The thefts at the British Museum (3)

I have been asked for more information on the 1988 National Audit Office report on ‘Management of the Collections of the English National Museums and Galleries’.

As I remember it (I haven’t located a copy online), it was deeply – and, I’m afraid, correctly – critical of the stores at the V&A and led to a hearing at the Public Accounts Committee in which the then directors of the British Museum and the V&A were grilled pretty brutally (it was not long after Elizabeth Esteve-Coll was appointed Director of the V&A). This led fairly directly to the deeply controversial restructuring of the V&A which concentrated more resources on the management of back-of-house facilities at Blythe House and the creation of a systematic inventory, which, from memory, was completed in the mid-1990s.

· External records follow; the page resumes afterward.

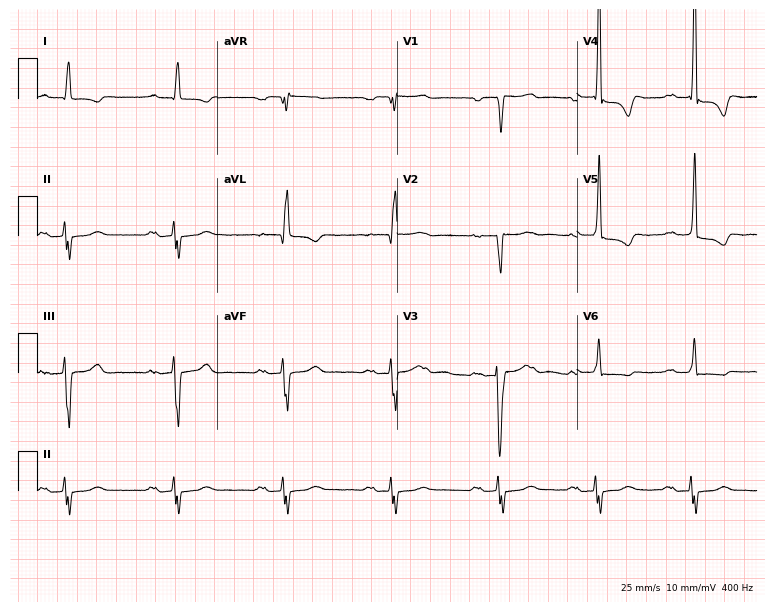
Resting 12-lead electrocardiogram. Patient: a male, 71 years old. The tracing shows first-degree AV block.
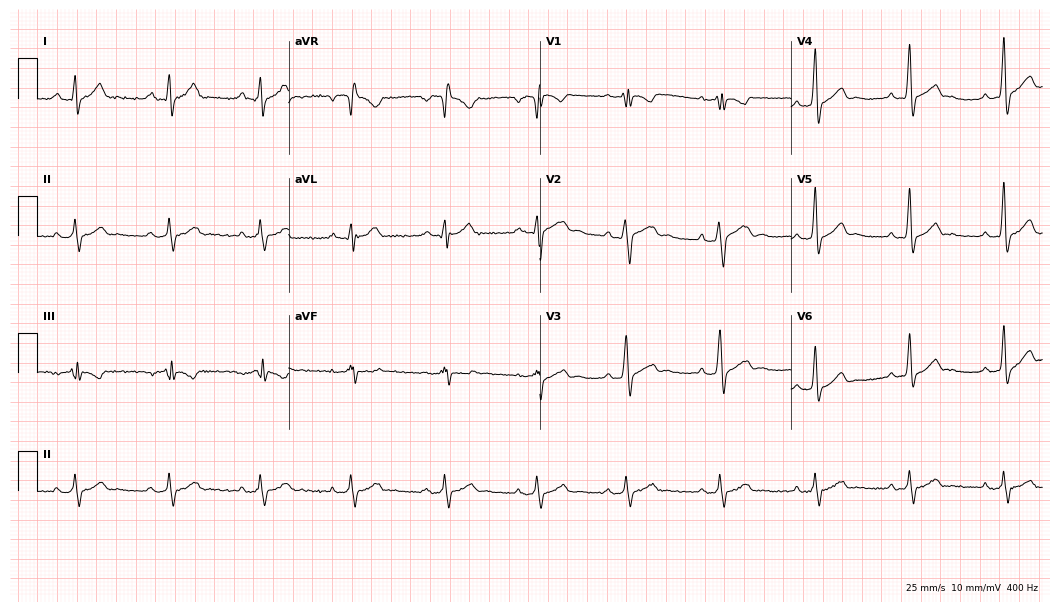
Electrocardiogram (10.2-second recording at 400 Hz), a male patient, 33 years old. Of the six screened findings (first-degree AV block, right bundle branch block (RBBB), left bundle branch block (LBBB), sinus bradycardia, atrial fibrillation (AF), sinus tachycardia), none is recorded.
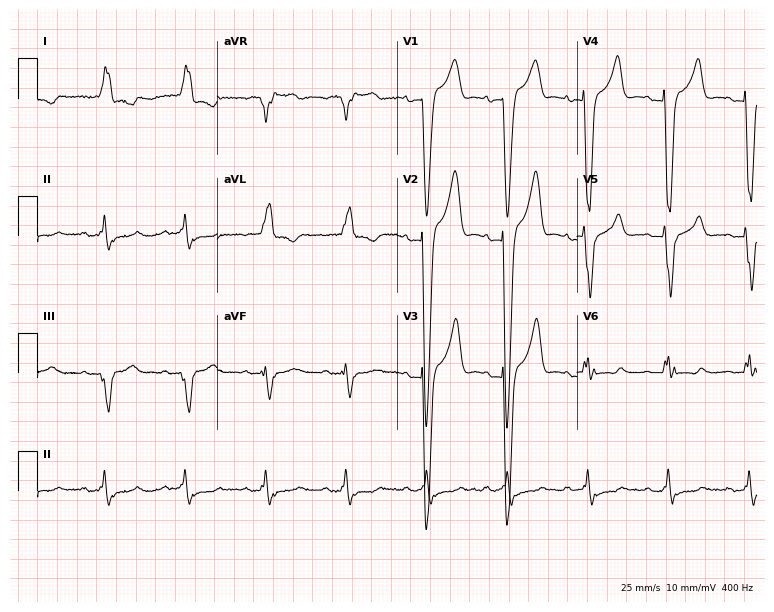
12-lead ECG from a female, 74 years old (7.3-second recording at 400 Hz). Shows left bundle branch block.
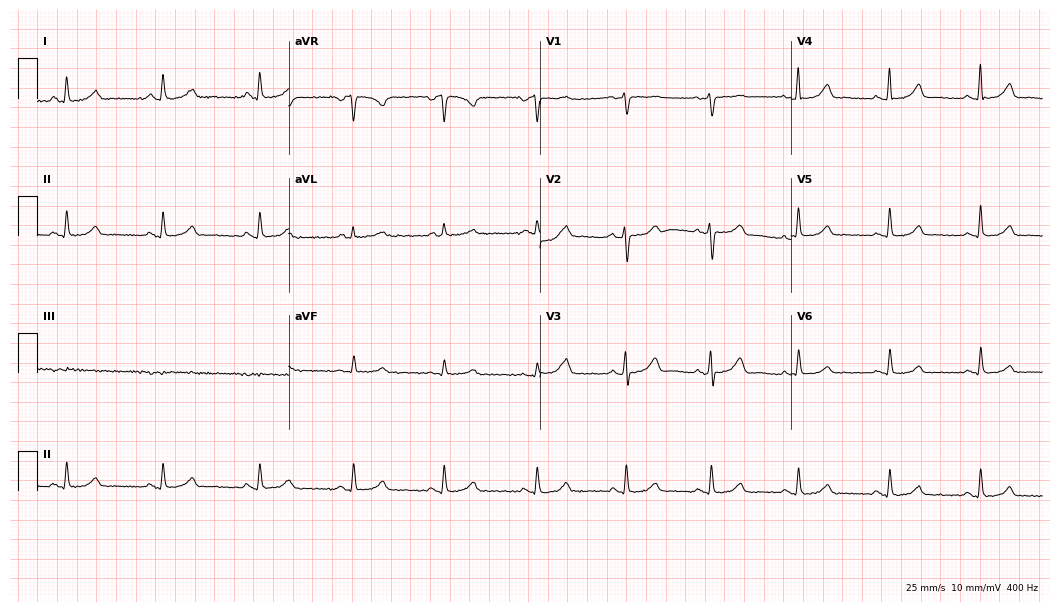
12-lead ECG from a 51-year-old female patient. Labelled as a normal ECG.
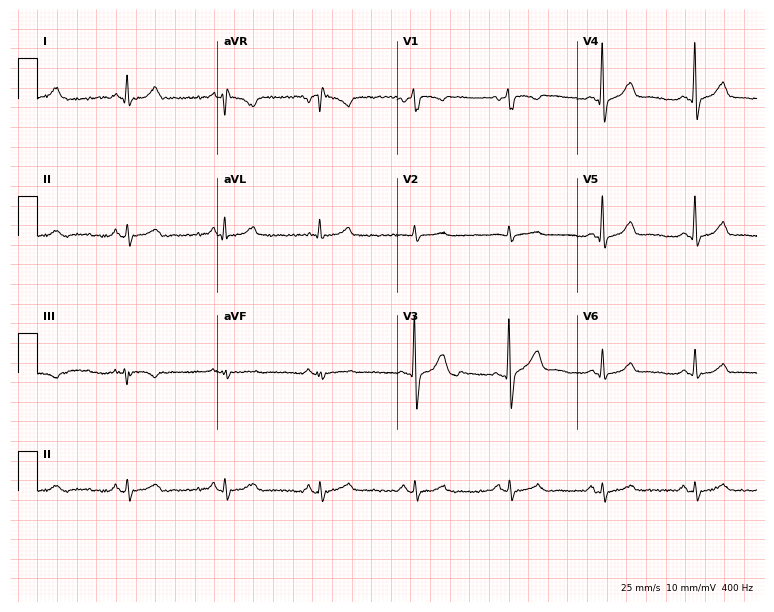
ECG — a 62-year-old man. Labelled as a normal ECG.
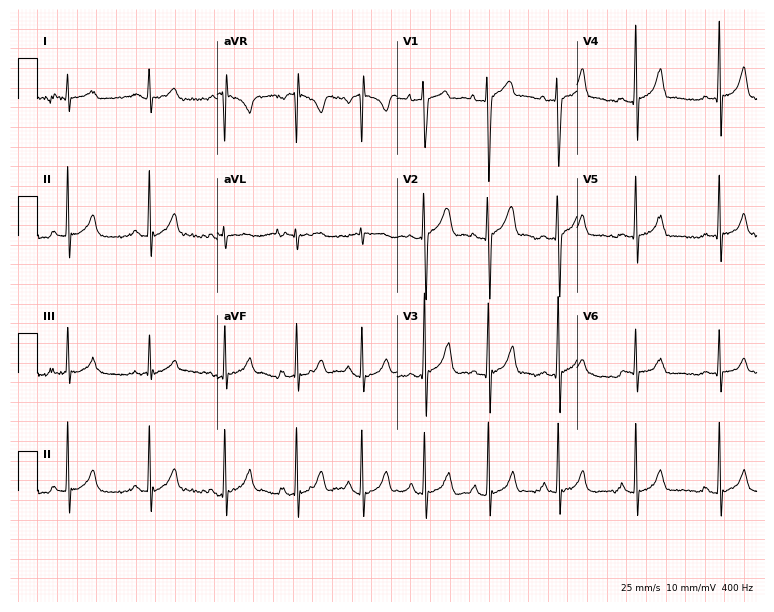
Standard 12-lead ECG recorded from an 18-year-old man. None of these six findings is recorded: first-degree AV block, right bundle branch block, left bundle branch block, sinus bradycardia, atrial fibrillation, sinus tachycardia. Other findings, if any, are not listed.
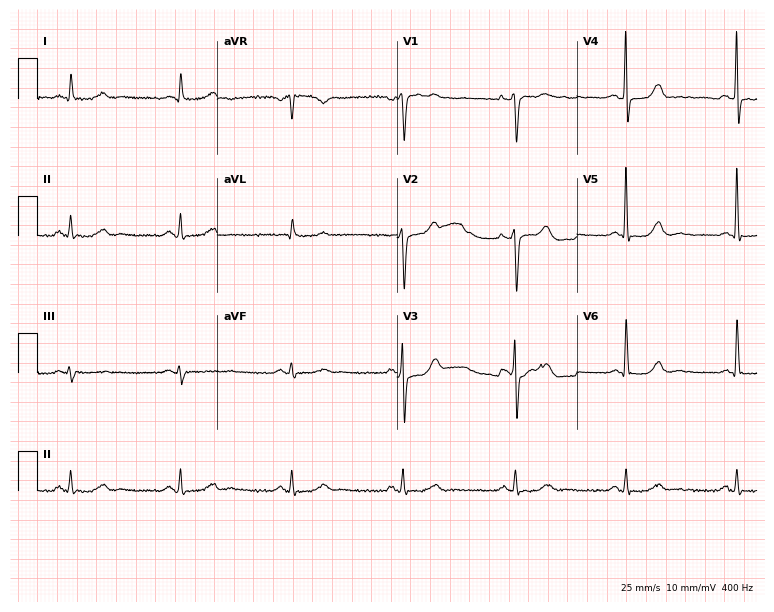
Electrocardiogram (7.3-second recording at 400 Hz), an 82-year-old male patient. Overall reading on record: normal ECG.
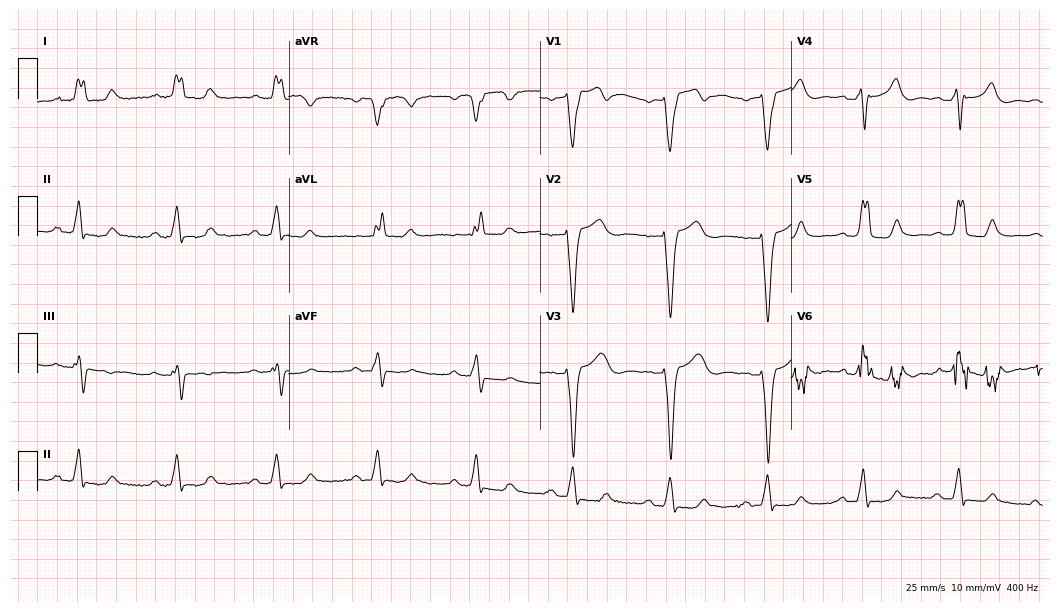
12-lead ECG from a female patient, 68 years old. Screened for six findings — first-degree AV block, right bundle branch block (RBBB), left bundle branch block (LBBB), sinus bradycardia, atrial fibrillation (AF), sinus tachycardia — none is recorded.
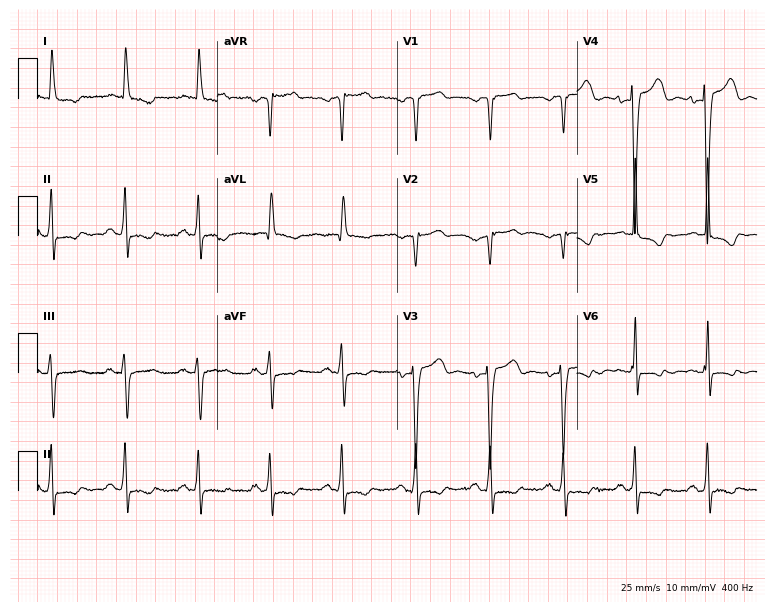
Resting 12-lead electrocardiogram (7.3-second recording at 400 Hz). Patient: a 72-year-old female. None of these six findings is recorded: first-degree AV block, right bundle branch block (RBBB), left bundle branch block (LBBB), sinus bradycardia, atrial fibrillation (AF), sinus tachycardia. Findings outside these six are not listed.

So, one of many questions which the independent enquiry into the thefts at the BM might answer is whether the BM managed to escape these pressures. I doubt it. But I can’t help but notice that much of its online catalogue of Greek gems is unillustrated and I wonder why.

Also, if the independent enquiry, so called, is being led by the former deputy chairman of trustees who is still on the audit committee, it may do good work and be well placed to undertake the necessary investigations, but can scarcely be described as independent – indeed, this could be part of the problem, that the museum has resisted, or been unwilling to countenance, properly independent enquiry.